Pop culture obsessives writing for the pop culture obsessed.
Pop culture obsessives writing for the pop culture obsessed.

My Year Of Flops Case File #21The Wicker Man

I would like to begin this Case File by admitting upfront that I am now officially cheating. When I began this project many, many years ago (I suspect it was some time back in the mid-70s) I vowed not to cover films that flopped critically and commercially but boasted significant cult followings. But now I'm writing about Wicker Man, a movie that's shaping up to be the Showgirls of this decade. I wouldn't be surprised if hardcore Wicker Maniacs are already purchasing elaborate bear suits just so they can attend midnight screenings where they pretend to beat up fellow devotees dressed as honey-loving little girls.

So why am I contradicting the holy living fuck out of myself and the stated parameters of this project? I guess because The Wicker Man was just too goddamned tempting to pass up. Besides, people have been asking me what I thought of The Wicker Man for months now so I figured I'd kill two birds with one stone and make it in the next My Year of Flops entry. And boy am I glad I did. You can officially count me among the film's growing cult.

Since rocketing to notoriety with the visceral one-two punch of In The Company Of Men and Your Friends And Neighbors Neil Labute has alternated between big studio projects no one cares about, like Possession and the god-awful Nurse Betty and theatre-based personal projects no one gives a mad ass fuck about, like The Shape Of Things. Labute is a notoriously divisive figure but my reaction to The Shape Of Things was an indifferent shrug.

On one level The Wicker Man is a big studio project but it also seems like one of Labute's most personal films: it's a paranoid misogynist's extended fever dream. Suggested alternate titles include Nicolas Cage On The Island of The Demonic Ultra-Bitches and Fear Of A Female Planet. The entire film feels like a nightmare I might have had after falling asleep during a particularly hardcore Women's Studies class in college. Yes, I came very close to majoring in Women's Studies. No, it did not help me get laid though it did help me appreciate The Wicker Man, as crazy as that might seem.


The first of Labute's many reverse master-strokes involves casting Nicolas Cage–a man who has devoured live cockroaches on camera and named one of his children Kal-El after Superman's real name–as the lone voice of reason and hard-nosed practicality in a world spinning madly out of control. Cage here plays a sane man in an insane world who devolves into uncontrolled hysteria as he struggles to comprehend the sinister ways of the fairer gender.
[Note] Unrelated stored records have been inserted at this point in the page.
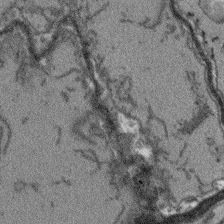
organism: Arabidopsis thaliana
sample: Root tip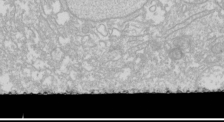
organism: Drosophila
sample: Cell division; meiosis; drosophila spermatocytes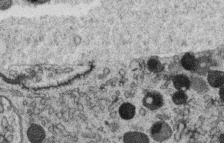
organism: C. elegans
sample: C. elegans oocyte; sperm cells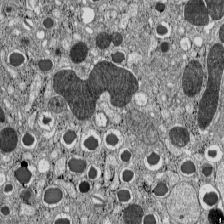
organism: C57BL Mouse
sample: Pancreatic islet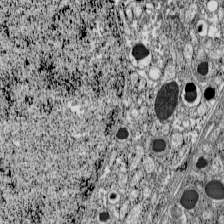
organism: C57BL Mouse
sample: Pancreatic islet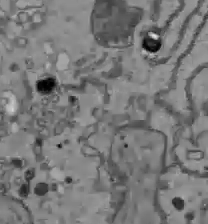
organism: C57BL Mouse
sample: Liver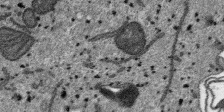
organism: Human
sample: Lung epithelial cells, uninfected (mock) control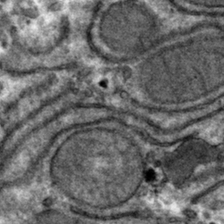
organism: Mouse
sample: Mouse hepatocytes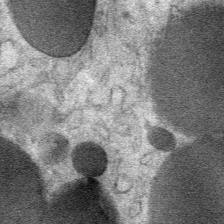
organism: Mouse
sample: Mouse Salivary gland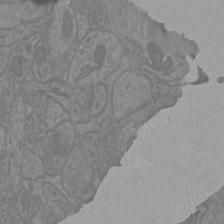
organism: Mouse
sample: Cortical neurons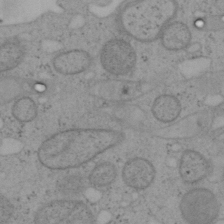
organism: Mouse
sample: OT-I killer T cells with ID8 ovarian cancer cells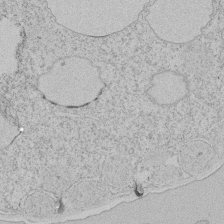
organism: Tetrahymena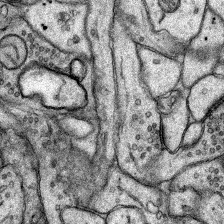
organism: Rat
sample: Hippocampus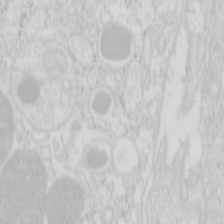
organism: Mouse
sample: Pancreas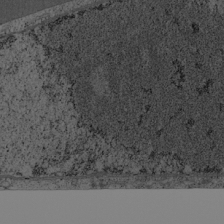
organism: African green monkey
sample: COS-7 cells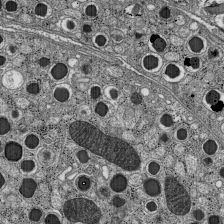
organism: C57BL Mouse
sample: Pancreatic islet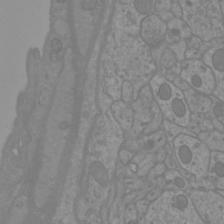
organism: Mouse
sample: Cortical neurons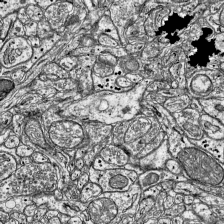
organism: Mouse
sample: Visual Cortex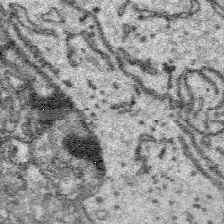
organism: Platynereis dumerilii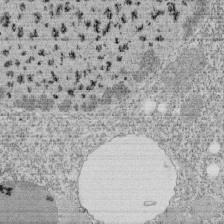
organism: Tetrahymena
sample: Cilia in tetrahymena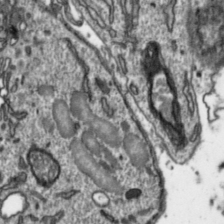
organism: Toxoplasma gondii
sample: Parasites in a vacuole inside a host cell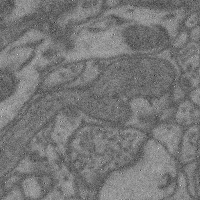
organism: Mouse
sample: Cerebral cortex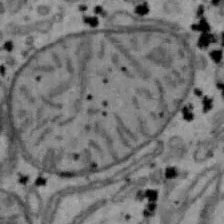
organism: Mouse
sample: Liver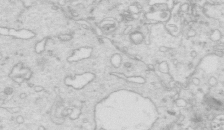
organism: Mouse
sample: Multiciliated cells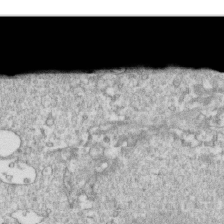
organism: Mouse
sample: Activated OT-1 CD8+ T cells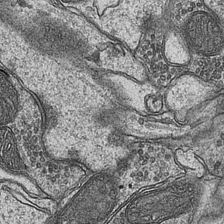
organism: Mouse
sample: CA1 Hippocampus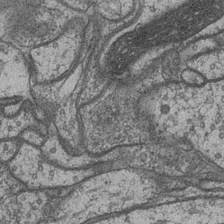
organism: Drosophila
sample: Optic medulla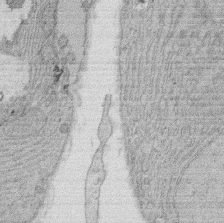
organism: Rat
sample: Salivary granule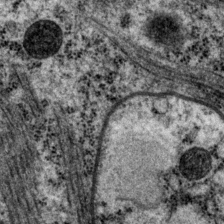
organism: P. pacificus
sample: Pharynx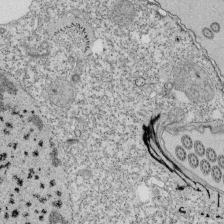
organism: Tetrahymena
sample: Cilia in tetrahymena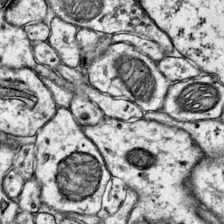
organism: Mouse
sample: Primary visual cortex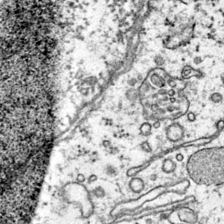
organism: Mouse
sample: Primary visual cortex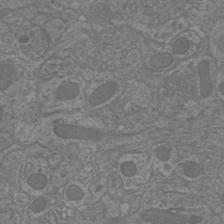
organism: Mouse
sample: Cortical neurons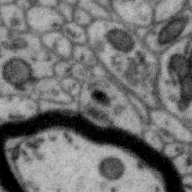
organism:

In one of his best/worst performances Cage plays an uptight cop who travels to a mysterious island to find the missing child of a past love. Cage is treated with disdain veering into contempt by pretty much all the locals, a matriarchal bunch that views Cage as little more than an apoplectic sentient penis. Once Cage arrives on the Island pretty much every line he utters is a variation on "What the fuck is going on here?". Wicker Man charts Cage's slow-burning rage as he gets angrier and angrier the more he's jerked around by the island's man-hating power-brokers.

(Spoilers Ahead) Clearly something wicked and Estrogen-fueled is happening on the island and Cage's escalating rage can be traced by the ever-increasing volume of his demands. After a certain point Cage begins screaming every line with hilarious urgency. When that doesn't suffice Cage starts punching and kicking random women in the face. Just when it seems Wicker Park has reached an untoppable apex of jaw-dropping ridiculousness Cage dons a bear suit and starts yelling things like "Killing me won't bring back your fucking honey!" It is at this point that Wicker Man becomes unbelievably, almost inconceivably awesome.

The film's misogyny is so over-the-top and hysterical that it almost comes full circle and becomes a bizarre burlesque of sexism. As an atmospheric thriller Wicker Man is an unabashed failure. Heck, it's more than that. It's a fucking fiasco due to its complete dearth of atmosphere or suspense. But as an insane black comedy it's a loopy delight, especially in its delirious third act. That's exactly how the film's cult has embraced it. These days Wicker Man belongs as much to the dude or dudette who posted the notorious "highlights from Wicker Man" reel on Youtube that jump-started the film's cult as it does to Labute or Cage, who also produced the film, God love his batshit-crazy soul.That's how cult movies work: ownership eventually reverts from the people who made the film to the people who've embraced it with the out-sized passion of a zealot.


Wicker Man is one of those giddy paradoxes that make movie-going so much fun. It's a great bad movie whose cult will only grow with time.